» **Supplied data**:
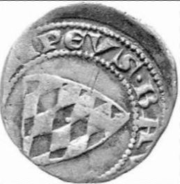 Kwartnik Henryka III. Rewers. autor: mzopw licencja: GNU FDL
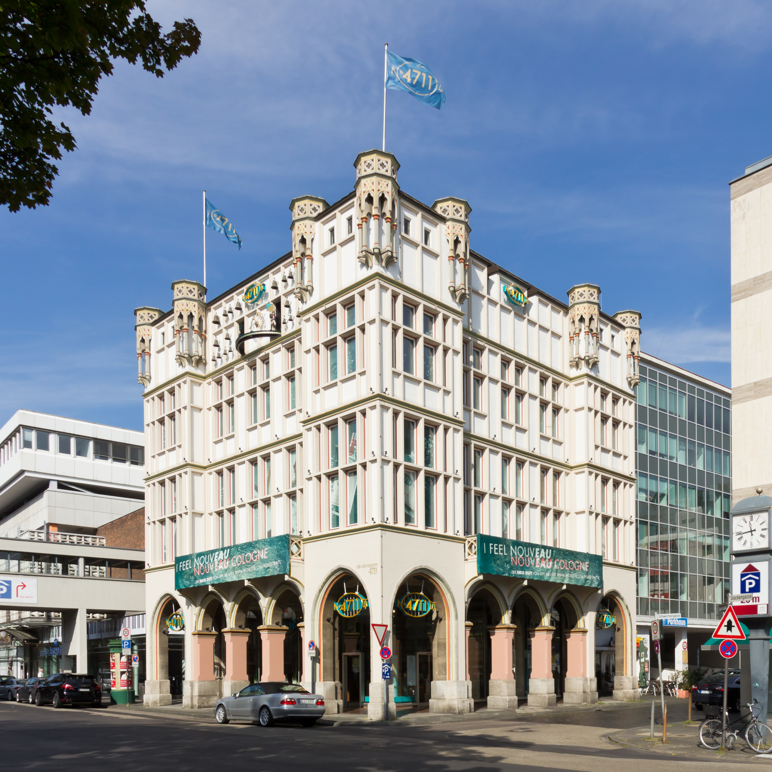 4711-Stammhaus Glockengasse/Ecke Schwertergasse
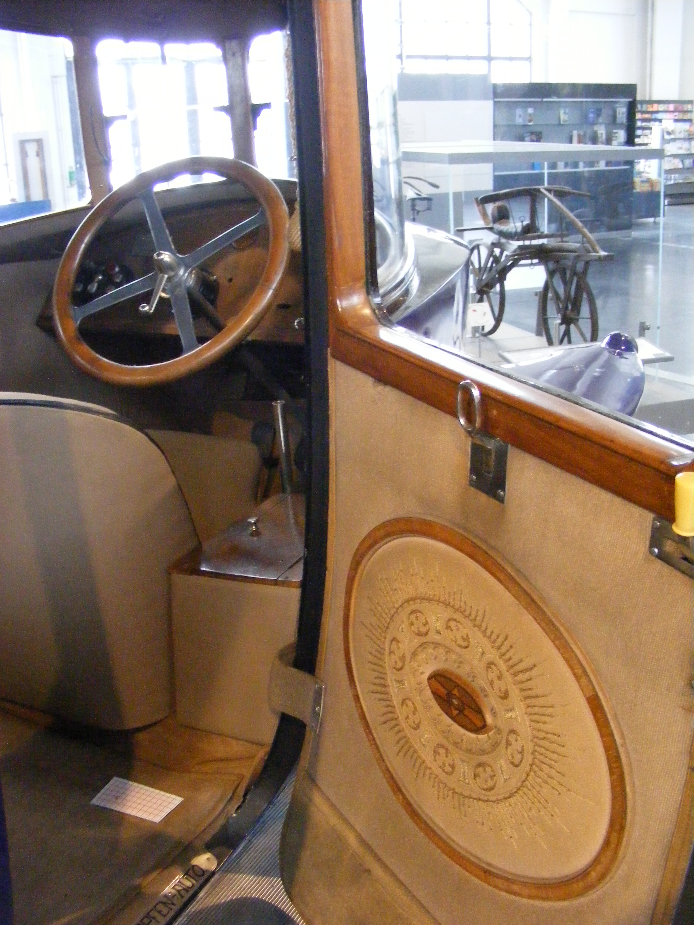 Rumpler-Tropfenwagen, rechte Tür — Exponat im Deutschen Museum Verkehrszentrum München
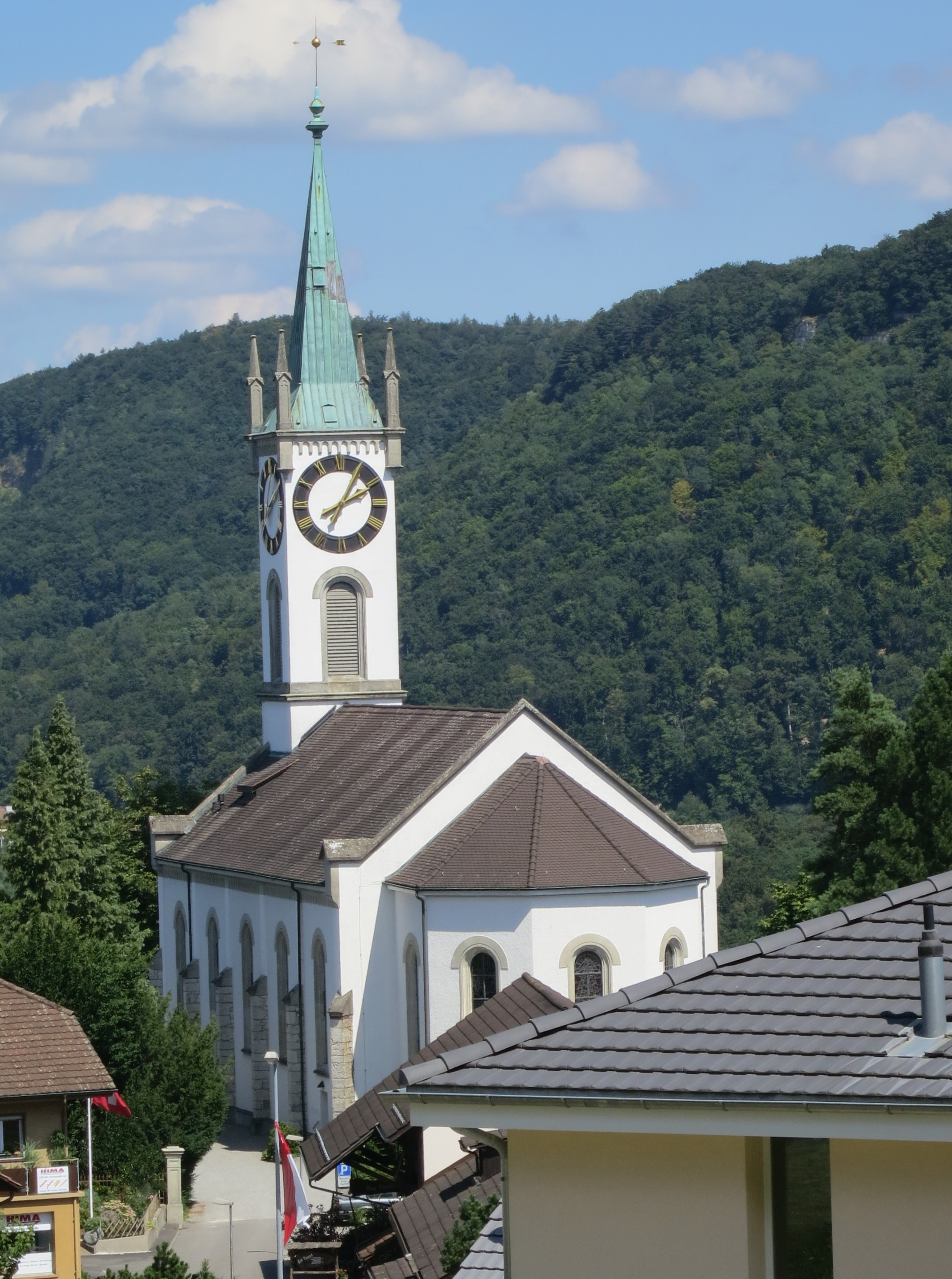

» **What this task involves**: Copy the listing exactly. No images belong in the copy.

» **Completed exercise**:
 Kwartnik Henryka III. Rewers. autor: mzopw licencja: GNU FDL
 4711-Stammhaus Glockengasse/Ecke Schwertergasse
 Rumpler-Tropfenwagen, rechte Tür — Exponat im Deutschen Museum Verkehrszentrum München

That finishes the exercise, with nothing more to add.